** Problem requirements **
Taking the first line of the listing as the start and the line containing "Schloss/Burg Arnfels" as the end, reproduce everything in between exactly, both ends included.

** Records for the exercise **
──────
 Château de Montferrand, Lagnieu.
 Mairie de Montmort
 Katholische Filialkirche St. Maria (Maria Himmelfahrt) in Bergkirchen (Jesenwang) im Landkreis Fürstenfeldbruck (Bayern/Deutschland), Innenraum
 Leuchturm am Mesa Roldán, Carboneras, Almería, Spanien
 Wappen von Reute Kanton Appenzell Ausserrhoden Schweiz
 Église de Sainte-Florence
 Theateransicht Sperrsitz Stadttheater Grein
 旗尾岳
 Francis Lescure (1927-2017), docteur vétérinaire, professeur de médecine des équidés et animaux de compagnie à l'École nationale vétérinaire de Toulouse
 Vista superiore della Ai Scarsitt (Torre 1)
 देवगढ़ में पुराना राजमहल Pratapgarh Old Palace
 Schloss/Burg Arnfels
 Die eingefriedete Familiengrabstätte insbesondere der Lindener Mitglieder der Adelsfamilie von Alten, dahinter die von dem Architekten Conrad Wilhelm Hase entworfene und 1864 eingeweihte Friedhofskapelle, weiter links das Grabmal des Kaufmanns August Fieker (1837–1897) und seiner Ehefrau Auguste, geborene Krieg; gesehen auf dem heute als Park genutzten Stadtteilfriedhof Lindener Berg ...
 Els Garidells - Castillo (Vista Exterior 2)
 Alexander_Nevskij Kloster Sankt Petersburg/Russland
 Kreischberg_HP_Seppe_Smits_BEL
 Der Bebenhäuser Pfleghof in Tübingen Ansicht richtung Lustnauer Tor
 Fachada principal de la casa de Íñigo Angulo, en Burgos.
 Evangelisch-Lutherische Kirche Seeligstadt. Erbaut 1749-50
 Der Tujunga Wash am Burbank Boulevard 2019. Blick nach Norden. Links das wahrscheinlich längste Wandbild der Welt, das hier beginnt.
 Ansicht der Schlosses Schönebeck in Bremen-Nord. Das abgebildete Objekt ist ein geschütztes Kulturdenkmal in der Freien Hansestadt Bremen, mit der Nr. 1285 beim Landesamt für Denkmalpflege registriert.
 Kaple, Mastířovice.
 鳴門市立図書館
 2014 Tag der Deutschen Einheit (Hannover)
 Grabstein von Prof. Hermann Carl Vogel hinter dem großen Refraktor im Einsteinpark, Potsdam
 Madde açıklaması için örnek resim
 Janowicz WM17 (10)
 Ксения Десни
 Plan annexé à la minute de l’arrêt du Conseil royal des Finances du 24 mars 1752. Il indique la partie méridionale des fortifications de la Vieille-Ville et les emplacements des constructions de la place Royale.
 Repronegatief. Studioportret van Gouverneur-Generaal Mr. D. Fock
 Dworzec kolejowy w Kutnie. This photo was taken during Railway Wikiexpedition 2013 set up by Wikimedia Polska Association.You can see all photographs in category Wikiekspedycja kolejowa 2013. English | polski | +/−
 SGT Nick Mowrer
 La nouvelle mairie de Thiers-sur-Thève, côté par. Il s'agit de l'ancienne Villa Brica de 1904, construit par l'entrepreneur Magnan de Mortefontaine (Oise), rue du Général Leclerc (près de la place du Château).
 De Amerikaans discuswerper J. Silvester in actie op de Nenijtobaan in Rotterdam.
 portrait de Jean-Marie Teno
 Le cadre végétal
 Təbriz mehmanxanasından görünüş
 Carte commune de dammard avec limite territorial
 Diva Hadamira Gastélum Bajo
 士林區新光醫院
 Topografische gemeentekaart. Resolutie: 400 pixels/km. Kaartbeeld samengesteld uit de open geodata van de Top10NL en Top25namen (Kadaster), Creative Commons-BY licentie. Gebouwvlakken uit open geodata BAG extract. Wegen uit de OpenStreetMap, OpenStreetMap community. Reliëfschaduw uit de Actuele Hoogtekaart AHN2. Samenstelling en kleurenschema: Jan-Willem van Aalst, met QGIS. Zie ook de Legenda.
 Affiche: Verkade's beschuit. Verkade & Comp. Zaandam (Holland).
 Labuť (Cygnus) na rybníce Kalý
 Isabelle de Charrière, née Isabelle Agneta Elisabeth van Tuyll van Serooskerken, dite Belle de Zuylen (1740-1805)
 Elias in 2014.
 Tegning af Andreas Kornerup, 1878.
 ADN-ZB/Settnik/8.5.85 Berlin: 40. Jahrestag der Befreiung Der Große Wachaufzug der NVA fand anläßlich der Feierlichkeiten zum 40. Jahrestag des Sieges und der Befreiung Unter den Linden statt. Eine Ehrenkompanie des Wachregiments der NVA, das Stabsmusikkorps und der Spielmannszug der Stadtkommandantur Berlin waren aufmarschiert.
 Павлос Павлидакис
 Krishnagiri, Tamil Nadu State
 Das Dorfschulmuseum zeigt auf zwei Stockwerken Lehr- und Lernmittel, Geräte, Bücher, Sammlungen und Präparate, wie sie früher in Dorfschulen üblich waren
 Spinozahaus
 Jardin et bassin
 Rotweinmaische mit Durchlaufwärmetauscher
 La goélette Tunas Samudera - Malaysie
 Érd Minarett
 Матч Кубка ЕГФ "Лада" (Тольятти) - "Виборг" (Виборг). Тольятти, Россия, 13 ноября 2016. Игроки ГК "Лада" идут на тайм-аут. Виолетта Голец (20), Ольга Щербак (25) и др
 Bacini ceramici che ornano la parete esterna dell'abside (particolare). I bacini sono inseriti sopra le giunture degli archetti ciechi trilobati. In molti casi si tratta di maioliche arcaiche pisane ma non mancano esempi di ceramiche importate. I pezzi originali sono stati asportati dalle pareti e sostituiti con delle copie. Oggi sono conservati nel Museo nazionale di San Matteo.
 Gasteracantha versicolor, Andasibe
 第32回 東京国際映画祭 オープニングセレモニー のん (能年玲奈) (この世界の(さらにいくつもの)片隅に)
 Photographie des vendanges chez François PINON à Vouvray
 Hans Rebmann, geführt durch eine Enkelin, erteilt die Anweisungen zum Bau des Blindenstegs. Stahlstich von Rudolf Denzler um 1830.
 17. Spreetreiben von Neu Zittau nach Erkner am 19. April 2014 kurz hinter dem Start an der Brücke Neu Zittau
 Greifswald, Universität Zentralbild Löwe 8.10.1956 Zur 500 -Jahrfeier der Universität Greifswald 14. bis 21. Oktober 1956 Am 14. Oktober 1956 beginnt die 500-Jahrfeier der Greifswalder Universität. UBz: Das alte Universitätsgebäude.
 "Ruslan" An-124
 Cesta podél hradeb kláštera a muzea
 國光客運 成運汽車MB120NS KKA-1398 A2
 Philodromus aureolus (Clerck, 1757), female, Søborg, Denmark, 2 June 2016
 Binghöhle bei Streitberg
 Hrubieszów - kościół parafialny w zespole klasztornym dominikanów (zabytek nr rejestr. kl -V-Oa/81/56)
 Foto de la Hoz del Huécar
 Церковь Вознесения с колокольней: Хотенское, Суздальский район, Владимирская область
──────
** Exercise answer **
 Château de Montferrand, Lagnieu.
 Mairie de Montmort
 Katholische Filialkirche St. Maria (Maria Himmelfahrt) in Bergkirchen (Jesenwang) im Landkreis Fürstenfeldbruck (Bayern/Deutschland), Innenraum
 Leuchturm am Mesa Roldán, Carboneras, Almería, Spanien
 Wappen von Reute Kanton Appenzell Ausserrhoden Schweiz
 Église de Sainte-Florence
 Theateransicht Sperrsitz Stadttheater Grein
 旗尾岳
 Francis Lescure (1927-2017), docteur vétérinaire, professeur de médecine des équidés et animaux de compagnie à l'École nationale vétérinaire de Toulouse
 Vista superiore della Ai Scarsitt (Torre 1)
 देवगढ़ में पुराना राजमहल Pratapgarh Old Palace
 Schloss/Burg Arnfels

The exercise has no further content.